Here’s How Employers and Insurers Can Team Up to Cut Health Care Prices

A doctor examines a patient on Sept. 25, 2012, in Godewaersvelde, northern France.
A doctor examines a patient on Sept. 25, 2012, in Godewaersvelde, northern France.

Photo by Philippe Huguen/AFP/Getty Images

As we’ve explored several times here on Moneybox, one striking aspect of the American health care market is that prices are much higher here than in other countries. But prices in the United States are also incredibly variable. By law, Medicare pays lower prices to health care providers than do private plans, and Medicare can get away with this because the Medicare client base is so large that few providers can get away with giving up business it provides.

All in all, this leads to a rough linkage both domestically and internationally between government-financed health care and low health care prices, but there are other ways to get similar results. Reed Abelson writes for the New York Times that “employers are experimenting with a new way to pay for health care, telling workers that their company health plan will pay only a fixed amount for a given test or procedure, like a CT scan or knee replacement.” Not coincidentally, though, this is actually being pioneered in California by a quasi-governmental entity that provides insurance for public sector workers. That’s a “private” plan in some sense, but it has the crucial aspect of a government-run health plan—it’s really big. So what they’ve done is looked at a state where charges for hip or knee replacements vary from $15,000 to $100,000 and said they’ll pay up to $30,000 but not a penny more. That puts pressure on the high-charging hospitals to bring prices down.

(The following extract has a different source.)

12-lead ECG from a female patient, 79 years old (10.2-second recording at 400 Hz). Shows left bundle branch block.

This kind of initiative is going to be re-enforced by the Obama administration’s move to force public disclosure of what hospitals charge, which illustrates how these prices tend to fluctuate enormously from provider to provider with no evident rhyme or reason.

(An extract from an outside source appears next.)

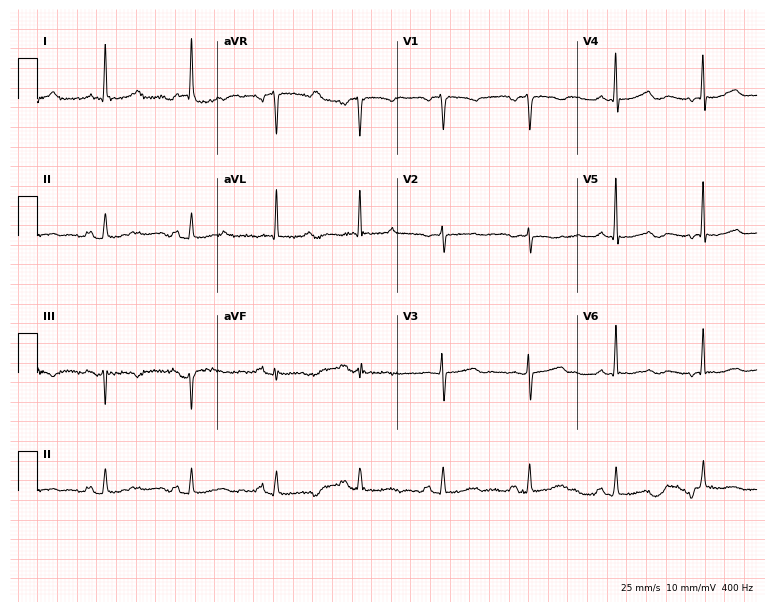
12-lead ECG from a female, 61 years old. No first-degree AV block, right bundle branch block (RBBB), left bundle branch block (LBBB), sinus bradycardia, atrial fibrillation (AF) or sinus tachycardia recorded for this tracing.

These kinds of moves help explain why health care construction spending has flatlined after years of steady increase. Thanks to a mix of initiatives, some but not all of them linked to the Affordable Care Act, it’s increasingly clear that public and private actors aren’t going to put up with windfall health care sector profits for long. And absent those windfall profits, it doesn’t make a ton of sense to keep accelerating investment in the health care sector’s capacity to deliver services. And absent that accelerated investment, the spending (i.e., “cost”) curve almost necessarily has to bend because there’s no place for all that money to be spent.